Results on the determinants of the quality of group decision-making in psychology have typically also focused on group members’ individual characteristics, such as their expertise, or their openness to other opinions (Tindale and Winget, 2019). The finding that groups with wiser members usually make better choices is confirmed by the finding that a merit-based leader makes better choices in intellective tasks. The results also confirm the findings by Drazen and Ozbay (2019) who found that the appointment mechanism matters for leaders’ choices, although they analyzed a dictator game and not the types of tasks analyzed in this research. Concerning differences between female and male leaders, results from this research suggest that female leaders make fewer safe choices than male leaders, which is in contrast to previous findings by Ertac and Gurdal (2012). While the earlier experimental economics literature on gender differences had concluded that women are more risk averse than men in individual decision-making (Croson and Gneezy, 2009), this finding has recently been challenged and re-evaluated in meta-analyses using statistical methods typically not used by economists, such as effect sizes, resulting in decidedly less drastic differences between the sexes concerning risk attitudes (Nelson, 2015), or finding that the differences are task-specific (Filippin and Crosetto, 2016). Possible explanations for the finding that female leaders made fewer safe choices might be cultural differences, or the fact that the experiment made the leader’s power salient and this has a differing effect on females’ and males’ risk preferences. Cultural differences (simplistically defined as being a matrilineal or a patriarchal culture) have been found to matter in previous economics research findings, such as for competitiveness (Gneezy et al., 2009), bargaining (Andersen et al., 2018), and propensity to lead (Banerjee et al., 2015), but not for risk preferences in individual choices (Gong and Yang, 2012). However, they seem unlikely as an explanation in South Korea, a patrilineal society with the highest gender wage gap (31.1%) among all OECD countries as of 2021 (OECD, 2022). If the salience of power has indeed differing effects on females and males, a priming experiment might be an interesting avenue for further research on the topic.

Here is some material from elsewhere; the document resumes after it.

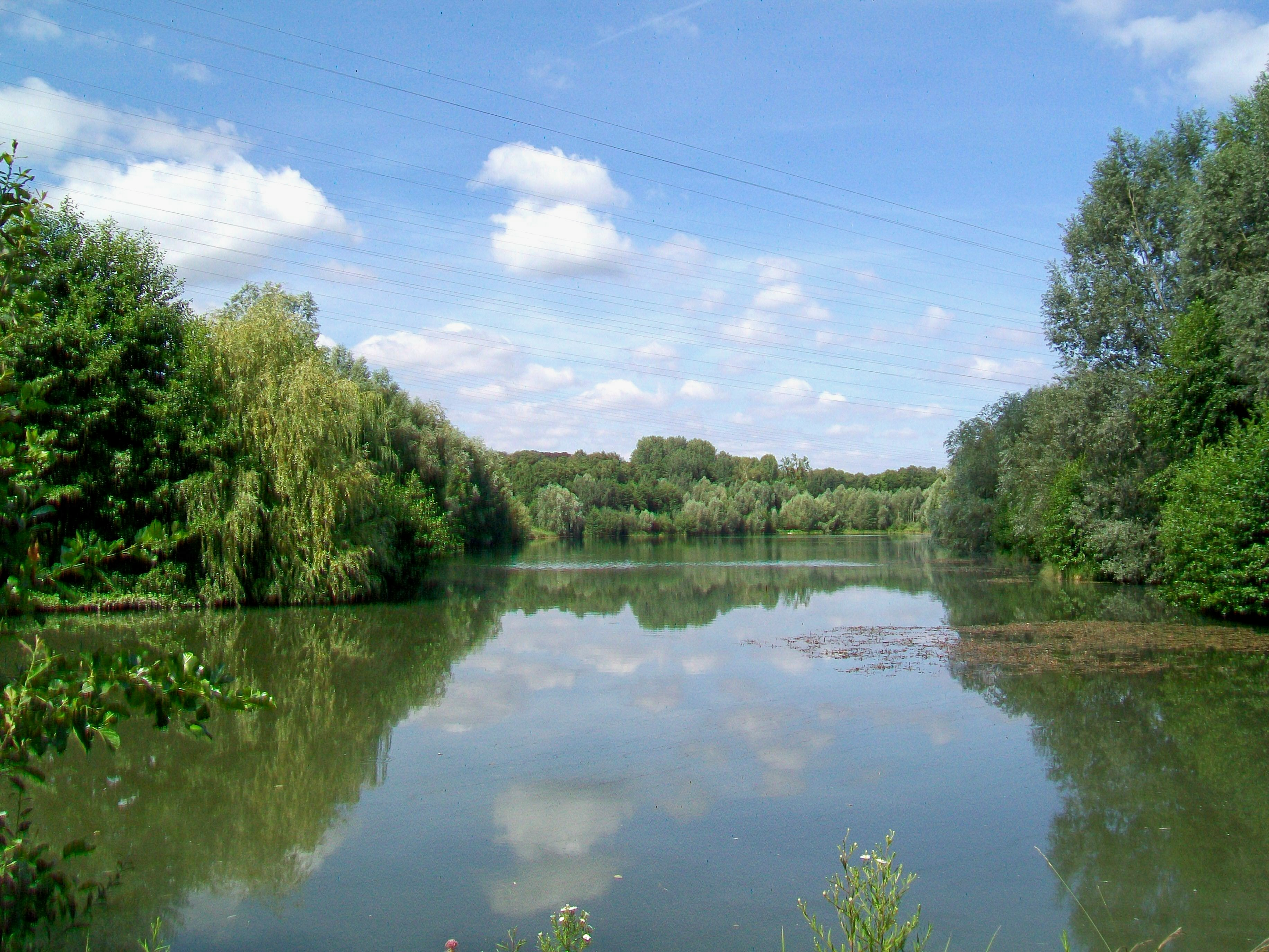 L'étang de Thiverny, près du chemin rural de Thiverny à Cramoisy. Malgré son appellation, l'étang se situe sur la commune de Montataire.

Concerning the research hypotheses posited in this study, H1 (Groups where the leader has been assigned based on irrelevant characteristics (such as age or using a random assignment mechanism), perform worse on intellective tasks than those where the leader was assigned based on merit) was confirmed, but H2 (Groups with a hierarchy make more safe choices in a lottery choice task than those without hierarchy) was rejected. From a management perspective, these experimental results suggest that the still common practice of assigning leadership based on seniority might lead to decisions of suboptimal quality, while assigning leadership based on merit could improve the quality of decisions, with no effect on groups’ risk-taking behavior. However, it should be kept in mind that the experimental approach used to derive these implications has its limits concerning the external validity of findings and that the results were derived using a sample of undergraduate students and groups of three, while groups or teams in organizations might have different sizes and additional dynamics that were not present in this experimental study, but could matter for decision-making outcomes. Additionally, the relatively narrow age range of students in the sample (between 19 and 30 years old, with a mean of 21.09 and a median of 21) should be a caveat for the external validity of the experimental results presented in this research.

In future research, it would be worthwhile to analyze the effect of hierarchies on other decision-making tasks, as well as the effect of other types of hierarchies on different types of outcomes, and to provide a more detailed analysis of the gender differences uncovered here. Also, experiments with non-student subject pools (such as managers, and individuals with a wider range of age groups than college students) might provide an interesting avenue for further research.